I mean, we’re Americans, and as such, we’ll storm the multiplexes this weekend on a mission to inhale impossibly large Cokes while we watch Tom Cruise complete impossible missions.
No, to make this chart relatable, it should be realistic. With that said, here – officially – is what happens in the hour after buying a “Double Gulp” of Coke:
First 60 seconds: As I exit the store onto Martin Luther King Boulevard, I realize: I’m 5-7 and 145 pounds, and this soda nearly matches those dimensions. It’s as unwieldy as one of those prizes you win at Carowinds for tossing a softball into a metal milk can, but I’d be way less embarrassed to be holding a giant stuffed unicorn right now.
Two minutes: Everyone I pass on the sidewalk is silently judging me. I might as well be smoking a cigarette while carrying a baby and not picking up after my dog.
20 minutes: Back at my desk, I’m re-reading what the infographic says will happen 20 minutes after drinking a can of Coke. “Your blood sugar spikes, causing an insulin burst. Your liver responds to this by turning any sugar it can get its hands onto into fat.” A minute later, I start drafting an email to a friend to see if he wants to go for a run after work. I figure it’ll only take about 20 miles to burn off these calories.

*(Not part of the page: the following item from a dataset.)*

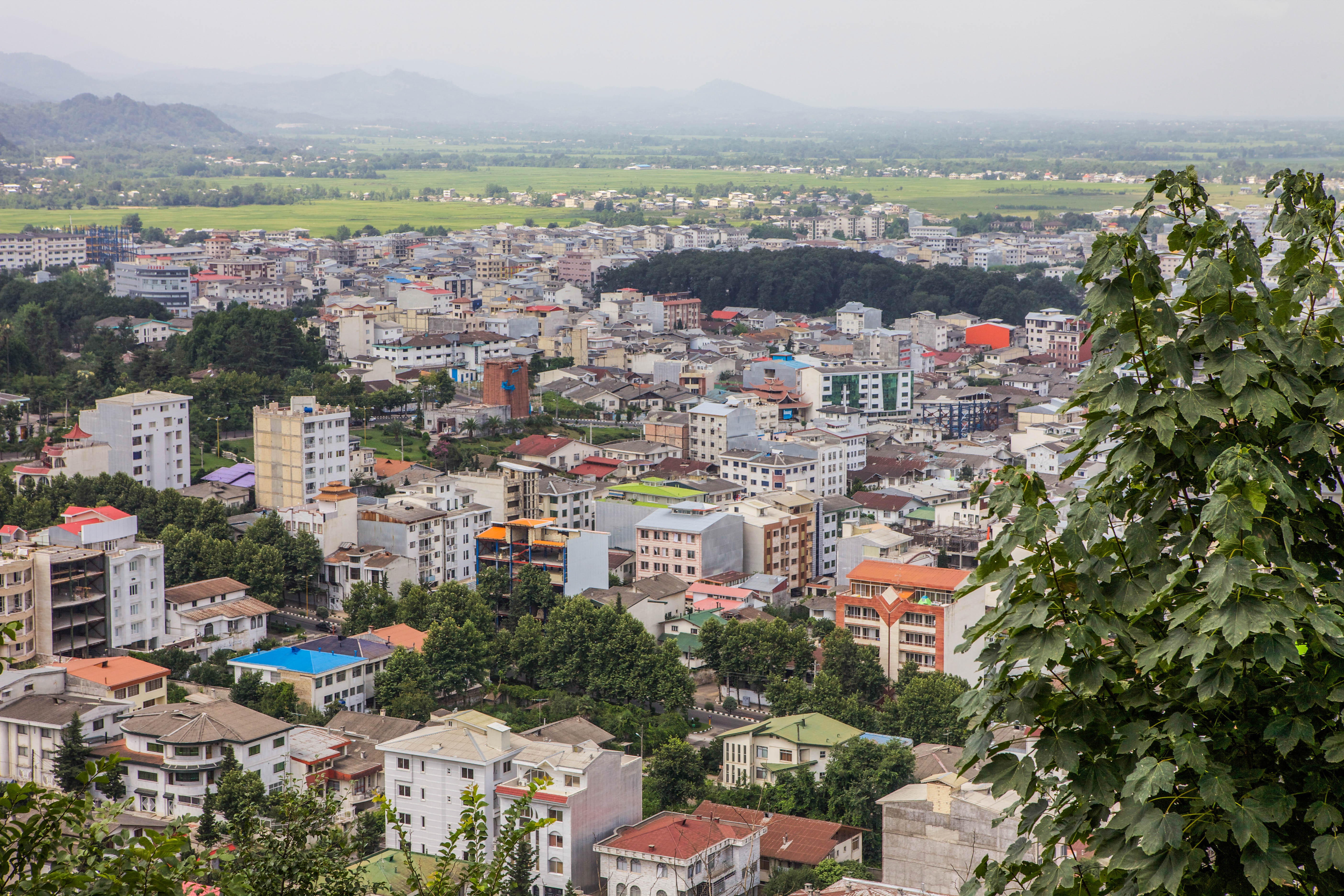 Lahijan, Caspian Sea Coast, Iran

30 minutes: I start drafting an email to 7-Eleven in which I refer to the creator of the “Double Gulp” as being more despicable than the dentist who shot and killed Cecil the Lion.
40 minutes: I did it! I drank the whole thing! I feel like a frat boy again, full of that sense of accomplishment I got from guzzling a pitcher of beer all by myself. And full of... ohhh... my bladder... be right back.
50 minutes: I’m amped up now, so I start drafting an email to the dentist who killed Cecil the Lion.
60 minutes: A co-worker is talking to me, but I’m not really listening. I’m focusing on her deep, dark pupils, and all I can see in them is suspicion. It’s been decided, though: I’m going to come clean. I’m going to pull the evidence out of the trashcan it barely fit into, admit to my sin, explain how I almost never drink soda but that this experiment – this 64-ounce Coke – was for the greater good.
I will do all of that, I tell myself, after I make another trip to the restroom.